If you set the statistical transformation to the bin, program calculates number of observations in each bin and displays its coutns as bars. An example is shown in the following figure. This statistical transformation is useful if you have on the X-axis continual data. For disrete data is more appropriate the count transformation.

In the second example we will shiw how you can use one statistical transformation in different geometry layers. As an example can be used geom_histogram. This geometry is basically geom_bar layer with bin as the default stastitical transformation. This transformation split continual X scale into several segments and in these segments counts all observations – classical histogram. An example is displayed in the following figure.

What if you want to see calculated results using different geometries? An example is shown in the following figure. In this case, histogram values are displayed using three geometries – geom_line, geom_step and geom_point. The only thing you must to do is to map in each geometry layer the x position aesthetic to Sepal_Length variable and set the statistical transformation to bin. Subsequently program calculates base values for histogram and display them parallelly using multiple geometries.

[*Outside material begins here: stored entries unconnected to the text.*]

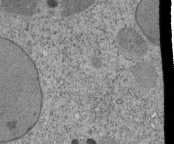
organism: Tetrahymena
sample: Cilia in tetrahymena
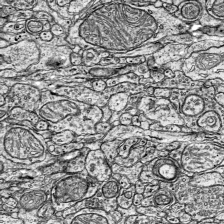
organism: Mouse
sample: Visual Cortex

In this way, you can combine together statistical transformations and geometries. The result can be very unusual and impressive visualizations of your data. In the following text are briefly introduced all statistical transformations that can be used in relation to geometries.

Other Properties

The first and second sections of layer properites (in Plot panel) are for dataset selection, easthetics properties mapping, statistical transformation choosing and to adjust the positioning properties. The last section (named Properties) includes two types of settings. The last three items are the same for all geometries. All other properties included in this section are specific to the selected geometry. For example, geom_point does not include any other specific settings and therefore in the Properties section are only three basic items. Conversely, geom_smooth contains in this section three other properties that are specific only for this geometry.

The first property that occurs in all geometries is a check-box named remove missing. If this check-box is set to FALSE, missing values are removed with a warning (in the Log panel). If TRUE, missing values are silently removed.

The second property show in legend defines whether the given layer will be included in legend. For example, in the previous figure the fill color scale is not displayed in legend, because we set the property to FALSE.

Finaly the check-box Inherit AES remains. If FALSE, overrides the default aesthetics, rather than combining with them. This is most useful for helper functions that define both data and aesthetics and shouldn’t inherit behaviour from the default plot specification, e.g. borders.

Other properties that are shown in this section allow you to set specific properties of selected geometry layer. For example, in the previous figure we set the width property to used-defined value. Several specific properties has, for example, geom_smooth layer, which is displayed in the following figure. geom_smooth includes adjustable properties method, fomula and confidence interval. More about these specific properties will be in the following chapters, along with real examples of use.